Como sabemos, Francisco (no dia de ontem celebramos os 112 anos do seu nascimento) e Jacinta Marto morreram ainda muito novos, por causa de uma grande pandemia mundial, ficando somente Lúcia, tal como a Senhora de Fátima tinha anunciado na aparição de 13 de junho que hoje evocamos. Recordando as suas palavras, a Senhora disse a Lúcia: «Sim, a Jacinta e o Francisco, levo-os em breve, mas tu, Lúcia, ficas cá mais algum tempo; Jesus quer servir-se de ti para me fazer conhecer e amar»4 . Ora, vemos aqui mais uma vez a grande atualidade da Mensagem de Fátima, que não é somente uma história do passado que nos comove, mas é uma mensagem que ainda hoje nos desafia5 : Jesus precisa de cada um de nós! Cada um, com a sua história de vida, com as suas qualidades e fragilidades, com os seus projetos e sonhos, é precioso aos olhos de Jesus! O mandamento do amor, o único capaz de salvar a humanidade deste dilúvio que atravessamos depende de cada um de nós porque Deus jamais se esquecerá do Homem (Is 49,15). Aliás, o tema pastoral que o Santuário vive este ano educa-nos para esta relação entre a «graça» de Deus e a «liberdade» da nossa ação: por um lado, a graça de Deus exige-nos uma responsabilidade na nossa liberdade de atuar; por outro lado, esta nossa liberdade é mais rica, mais capaz, com o dom da graça divina6 .

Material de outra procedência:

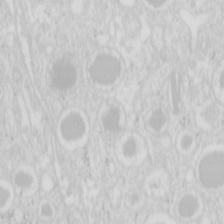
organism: Mouse
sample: Pancreas
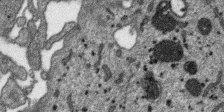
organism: Human
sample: Lung epithelial cells infected with SARS-CoV-2
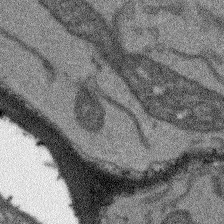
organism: Arabidopsis thaliana
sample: Root tip
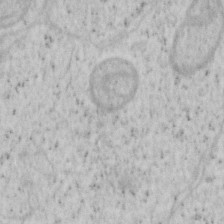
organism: Human
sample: HeLa cells
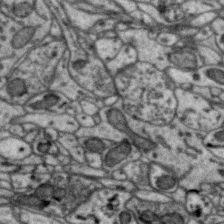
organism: Zebra finch
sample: Brain
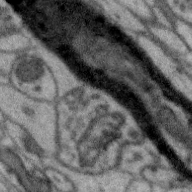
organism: Zebra finch
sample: Brain
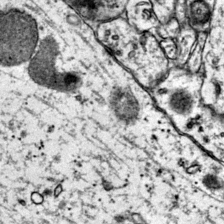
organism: Mouse
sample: Primary visual cortex
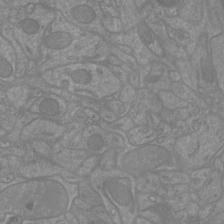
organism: Mouse
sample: Cortical neurons
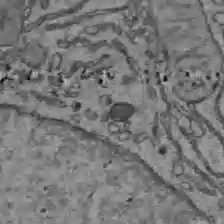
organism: C57BL Mouse
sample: Liver
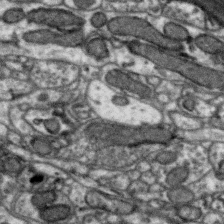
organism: Zebra finch
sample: Brain
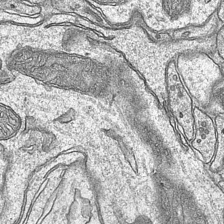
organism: Mouse
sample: CA1 Hippocampus
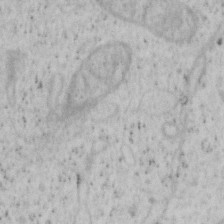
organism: Human
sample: HeLa cells
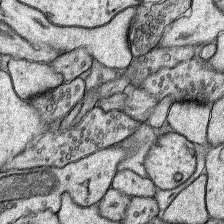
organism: Rat
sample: Hippocampus
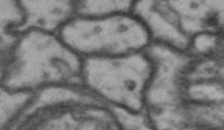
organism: Drosophila
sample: Brain
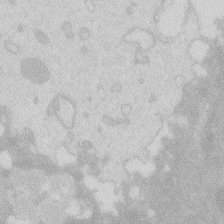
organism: Zebrafish
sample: Macrophage
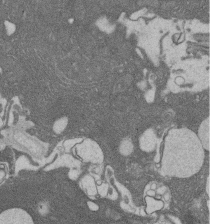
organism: Rat
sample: Salivary granule
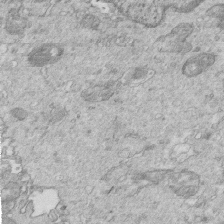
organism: Mouse
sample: Multiciliated cells
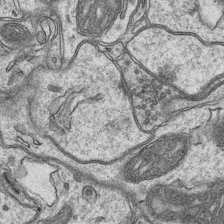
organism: Mouse
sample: CA1 Hippocampus
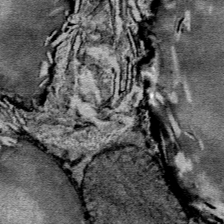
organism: Mouse
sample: Mouse Salivary gland
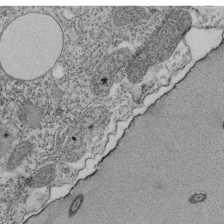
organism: Tetrahymena
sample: Cilia in tetrahymena
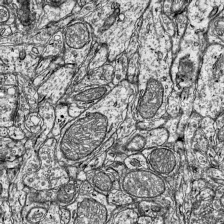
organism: Mouse
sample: Visual Cortex
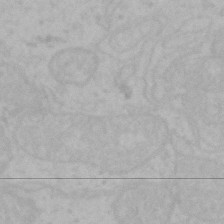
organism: Mouse
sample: Choroid plexus
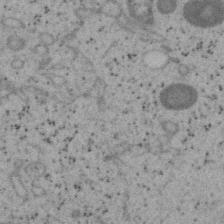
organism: Human
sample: HeLa cells
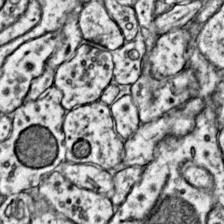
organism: Mouse
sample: Primary visual cortex
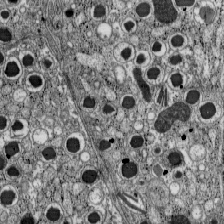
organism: C57BL Mouse
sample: Pancreatic islet
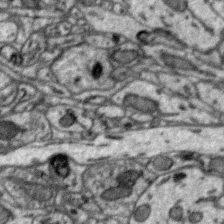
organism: Zebra finch
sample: Brain
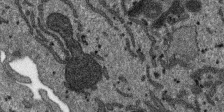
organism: Human
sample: Lung epithelial cells infected with SARS-CoV-2
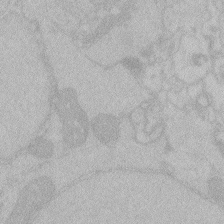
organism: Zebrafish
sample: Macrophage infected with Toxoplasma gondii
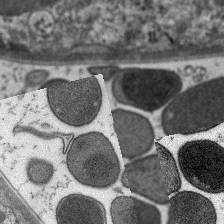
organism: C. elegans
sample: Pharynx
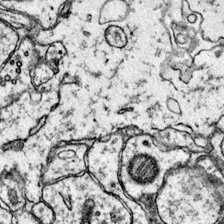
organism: Mouse
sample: Primary visual cortex
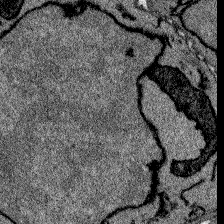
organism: Zebrafish
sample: Larval olfactory bulb
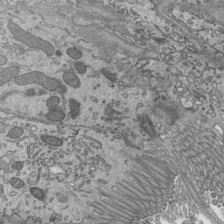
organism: Mouse
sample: Mouse epididymis efferent ductule cilia
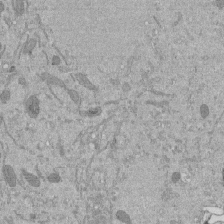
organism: Mouse
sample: ED-1 cell nuclei; centrioles
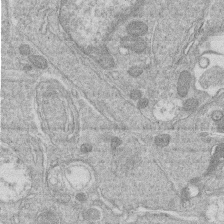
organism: Human
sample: Macrophage cells
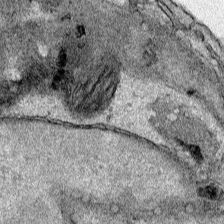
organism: Human
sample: Mitochondria in HCT116 cells
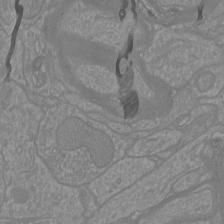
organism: Mouse
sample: Cortical neurons
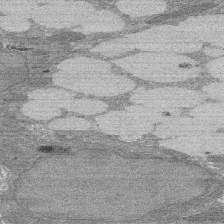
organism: Rat
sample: Salivary granule
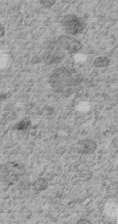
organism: C. elegans
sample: C. elegans embryo early stage
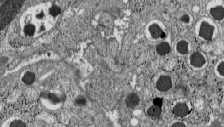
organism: C57BL Mouse
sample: Pancreatic islet
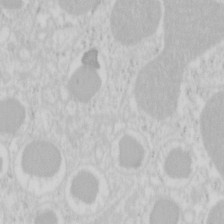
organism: Mouse
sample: Pancreas
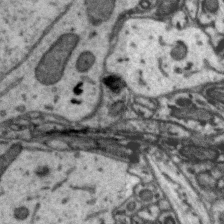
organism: Zebra finch
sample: Brain
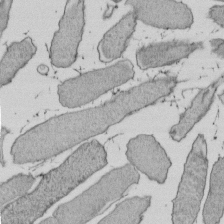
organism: E. coli
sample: Bacterial nucleoid
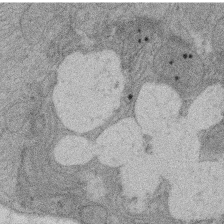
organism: Rat
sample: Salivary granule
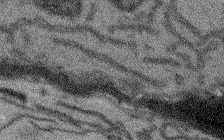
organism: Arabidopsis thaliana
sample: Root tip
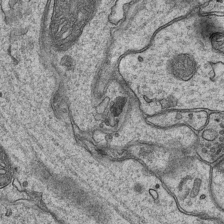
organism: Mouse
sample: CA1 Hippocampus
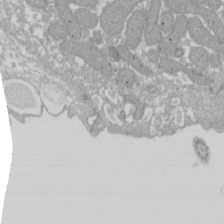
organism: Xenopus
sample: Cilia; centrioles in frog embryo cells
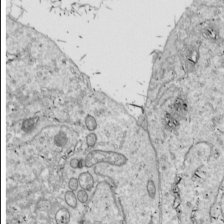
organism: Drosophila
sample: Cell division; meiosis; drosophila spermatocytes
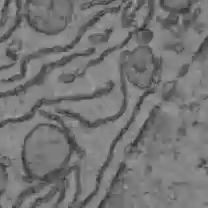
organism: C57BL Mouse
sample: Liver
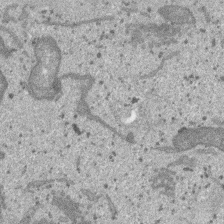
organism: Human
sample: Lung epithelial cells infected with SARS-CoV-2
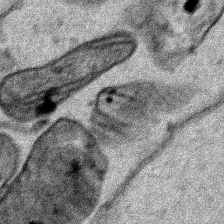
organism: Human
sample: Mitochondria in HCT116 cells
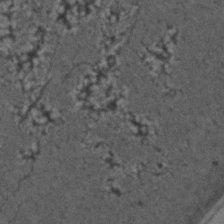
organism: C. elegans
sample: C. elegans embryo
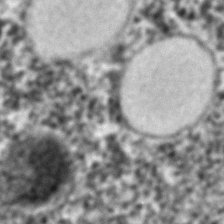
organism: C. elegans
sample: C. elegans embryo
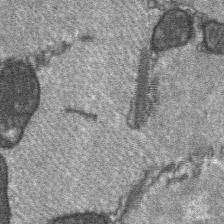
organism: C57BL Mouse
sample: Soleus
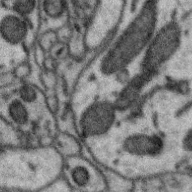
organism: Zebra finch
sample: Brain
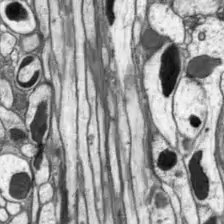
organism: Drosophila
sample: Optic lobe
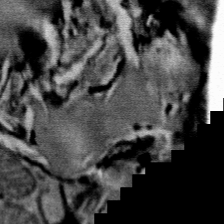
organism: Mouse
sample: Mouse Salivary gland
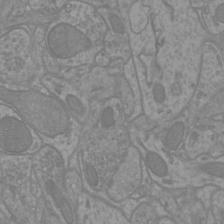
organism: Mouse
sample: Cortical neurons
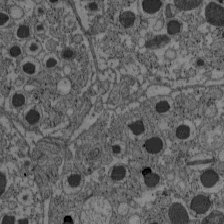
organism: C57BL Mouse
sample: Pancreatic islet
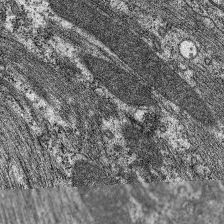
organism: C. elegans
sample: Pharynx
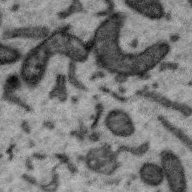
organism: Zebra finch
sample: Brain
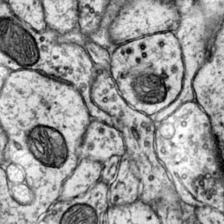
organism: Mouse
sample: Primary visual cortex
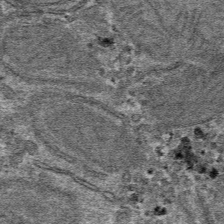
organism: Mouse
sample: Mouse hepatocytes
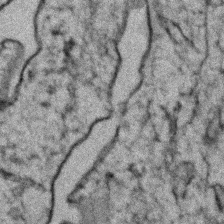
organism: Zebrafish
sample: Zebrafish embryo
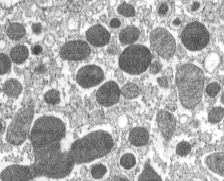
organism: C57BL Mouse
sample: Pancreatic islet
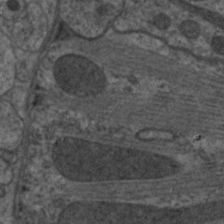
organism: C. elegans
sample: Pharynx
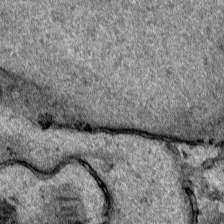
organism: Human
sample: Mitochondria in HCT116 cells
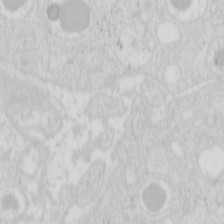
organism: Mouse
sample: Pancreas
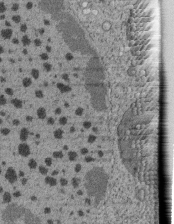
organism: Tetrahymena
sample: Cilia in tetrahymena
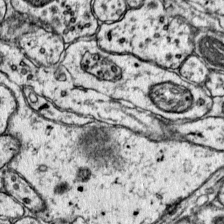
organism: Mouse
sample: Primary visual cortex
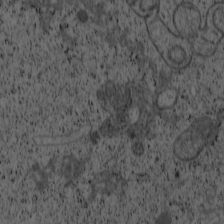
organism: African green monkey
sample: COS-7 cells
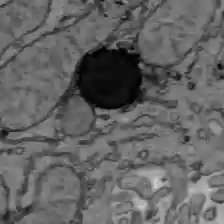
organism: C57BL Mouse
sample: Liver
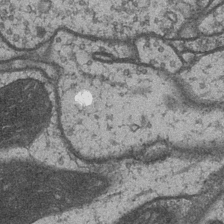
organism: Drosophila
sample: Optic medulla
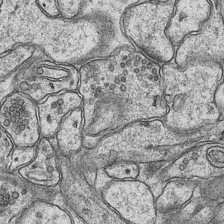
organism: Mouse
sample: CA1 Hippocampus
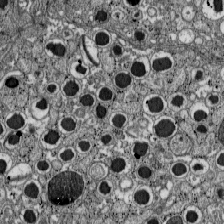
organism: C57BL Mouse
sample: Pancreatic islet
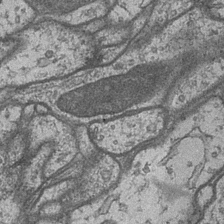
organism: Drosophila
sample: Optic medulla
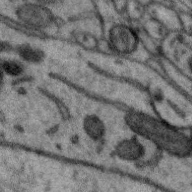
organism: Zebra finch
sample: Brain
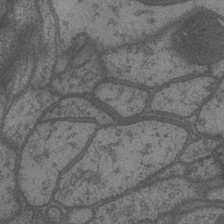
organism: Drosophila
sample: Optic medulla
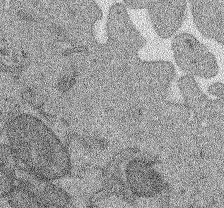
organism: Human
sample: HeLa cells
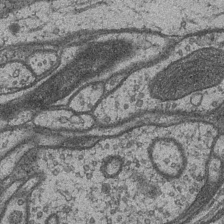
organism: Drosophila
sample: Optic medulla
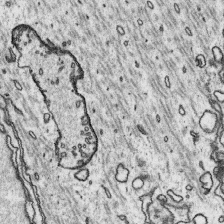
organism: Platynereis dumerilii
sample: Parapodia
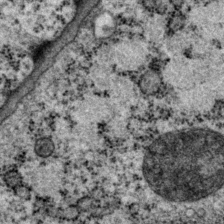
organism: P. pacificus
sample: Pharynx
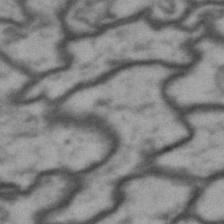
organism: Drosophila
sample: Brain
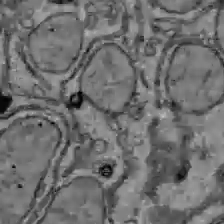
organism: C57BL Mouse
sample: Liver
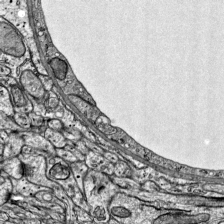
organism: Mouse
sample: Visual Cortex
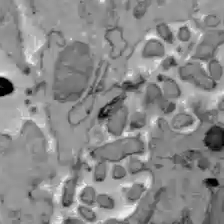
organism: C57BL Mouse
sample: Liver
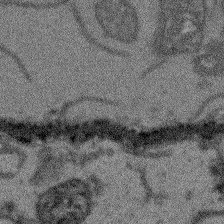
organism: Arabidopsis thaliana
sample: Root tip
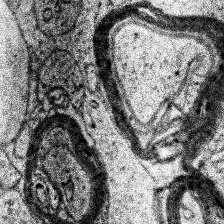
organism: Human
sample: Temporal Lobe
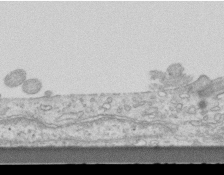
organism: Mouse
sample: Centriole in ependymal cells
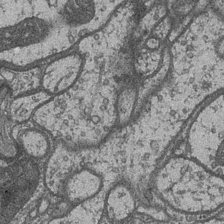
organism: Drosophila
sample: Optic medulla
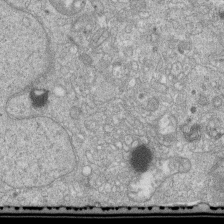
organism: Human
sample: HeLa cell HIV synapse
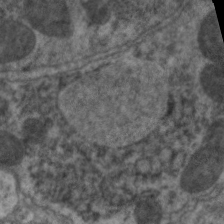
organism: C. elegans
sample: Pharynx
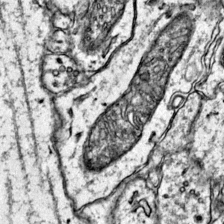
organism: Mouse
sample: Primary visual cortex
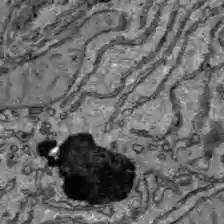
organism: C57BL Mouse
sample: Liver
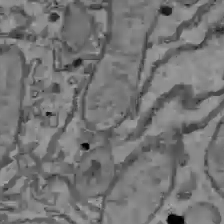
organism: C57BL Mouse
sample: Liver
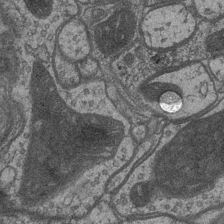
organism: Drosophila
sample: Optic medulla
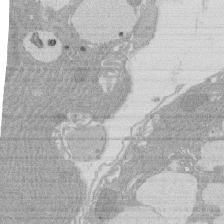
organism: Rat
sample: Salivary granule
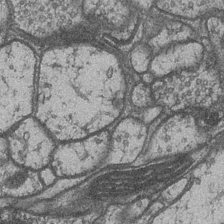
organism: Drosophila
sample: Optic medulla
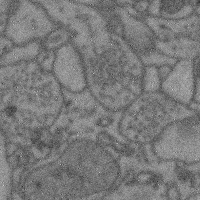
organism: Mouse
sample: Cerebral cortex
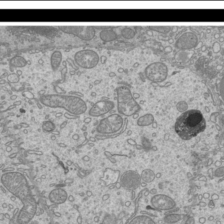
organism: Mouse
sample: Cilia; mouse epididymis
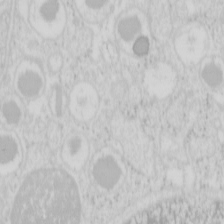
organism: Mouse
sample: Pancreas
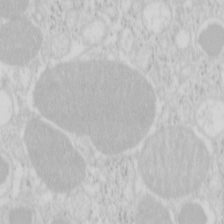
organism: Mouse
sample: Pancreas
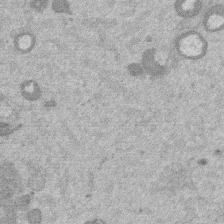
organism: Mouse
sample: Dividing mouse embryo 1 cell stage
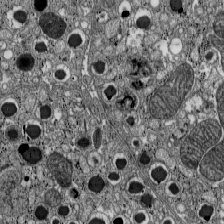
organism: C57BL Mouse
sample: Pancreatic islet
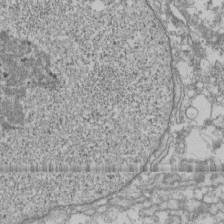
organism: Human
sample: Fibroblast cells
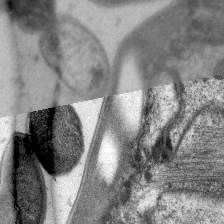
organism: C. elegans
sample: Pharynx
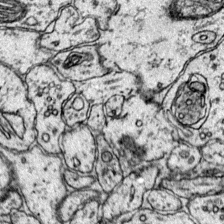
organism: Mouse
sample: Primary visual cortex
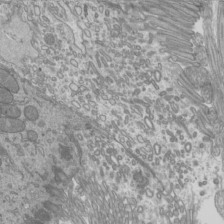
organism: Mouse
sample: Cilia; mouse epididymis
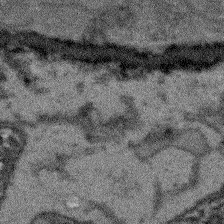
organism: Arabidopsis thaliana
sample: Root tip
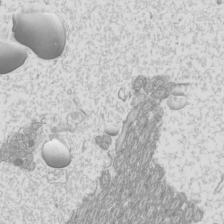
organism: Mouse
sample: Cilia; mouse epididymis
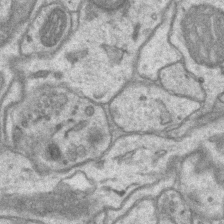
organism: Mouse
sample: CA1 Hippocampus
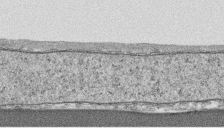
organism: Human
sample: CRL-1474
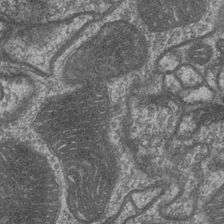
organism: Drosophila
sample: Optic medulla
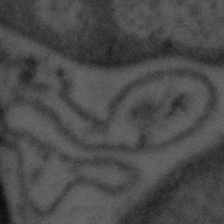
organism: Tuwongella immobilis
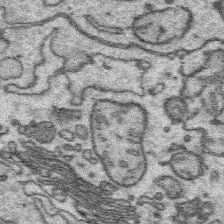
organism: Platynereis dumerilii
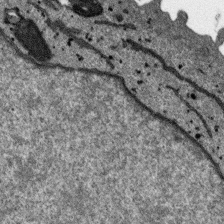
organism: Human
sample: Lung epithelial cells, uninfected (mock) control
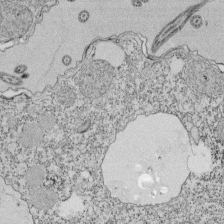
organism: Tetrahymena
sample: Cilia in tetrahymena

Para terminar, e porque o fado é tão da nossa terra, lembro as palavras que não sei cantar: «a alegria da pobreza / está nesta grande riqueza / de dar e ficar contente». Caros irmãos e irmãs, esta é a nossa maior riqueza: «dar e ficar contente». Este é o segredo do mandamento do amor, o sinal da nossa identidade. Este é o pedido do Senhor Jesus. Esta é a grande sabedoria que aprendemos nesta «escola do amor», que o colo de Nossa Senhora de Fátima tão bem nos ensina!

1 Cfr. Gaudium et Spes, 45.
2 Cfr. BENTO XVI, Caritas in veritate, 27.
3 Cfr. PAPA FRANCISCO, Catequeses sobre o Pai Nosso
4 Memórias da Irmã Lúcia VI, Aparições de 13 de junho, 175.
5 Cfr. ANTÓNIO MARTO, Fátima. Mensagem de misericórdia e de esperança para o mundo, 27.
6 Cfr. Catecismo da Igreja Católica, 1996-2000.